The New York Rangers announced on Friday (6 November 2020) that retired NHLer Jim Neilson had passed on.
My first exposure to hockey was in 1963 as a kid. My first Rangers game was the spring of that year.
Neilson had become a regular on the blueline that season for New York. In that era, and into today, Neilson was always my favorite Rangers player. Much of that was the position he played, I gravitated to defense then and now.
It was his nickname that stuck with me, “The Chief”. As a little kid and then early teen, it was cool.
I was too young and no one in my family or friends ever talked about Neilson being First Nations in Canada. I just know that when we played street hockey or some kind of hockey in the winters, I always thought of myself as playing in Neilson’s skates as The Chief. I wanted to be Jim Neilson.
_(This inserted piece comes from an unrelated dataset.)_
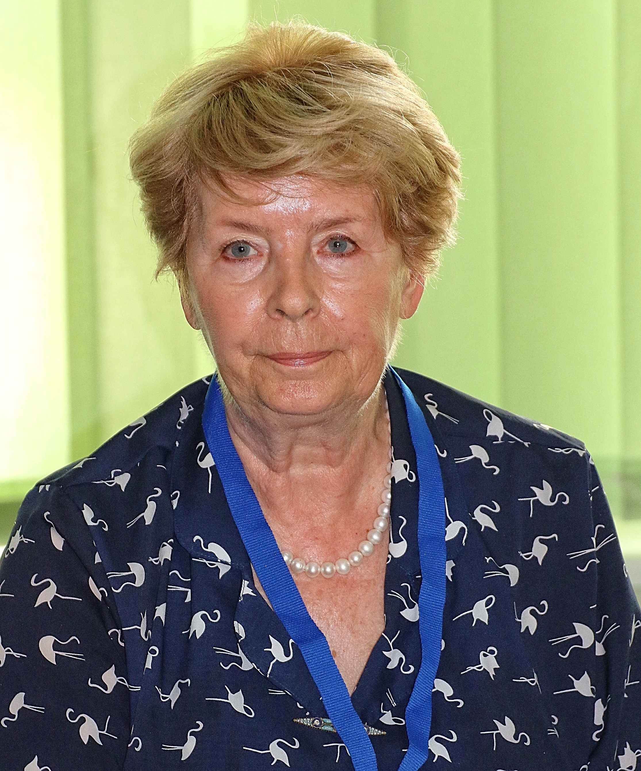 Prof. Zdzisława Janowska na konferencji Przyszłość HR z perspektywy nauki i biznesu. Wyzwania, trendy, dobre praktyki w Wyższej Szkole Finansów i Zarządzania w Warszawie

It wasn’t for another few decades that I learned more about Neilson, Canada’s First Nations and American Indian Nations in the US. And met someone who would become one of my closest friends, also nicknamed The Chief, by his brothers in arms in Vietnam.
Neilson was featured as an Indigenous pro athlete in “They Call Me Chief: Warriors On Ice,” a 2008 book by the late Don Marks.
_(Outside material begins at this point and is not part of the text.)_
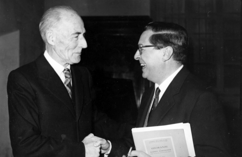 Matteo Marangoni (1876-1958) (sx) con C. L. Ragghianti (1910-1987)
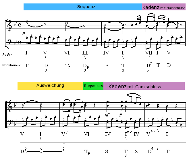 Stufentheorie – Beispiel einer Analyse

“All of a sudden, you’re playing defense against the [Gordie] Howes and the [Jean] Beliveaus,” he told Marks for the book. “They can make you look small, so you have to really get to know yourself, know what your capabilities are. Whereas you have to realize that you’re progressing at the same time, you still have to have confidence. You don’t let your mistakes beat you. You learn from your mistakes.”
I’ve been thinking over the last few days how I idolized Neilson as a kid and my life has taken me through twists and turns over the decades since, to now find myself working with American Indian Nations in public health.
We imprint early, but it takes years to learn the reason.
Jim Neilson is on a new path, and I wish him well.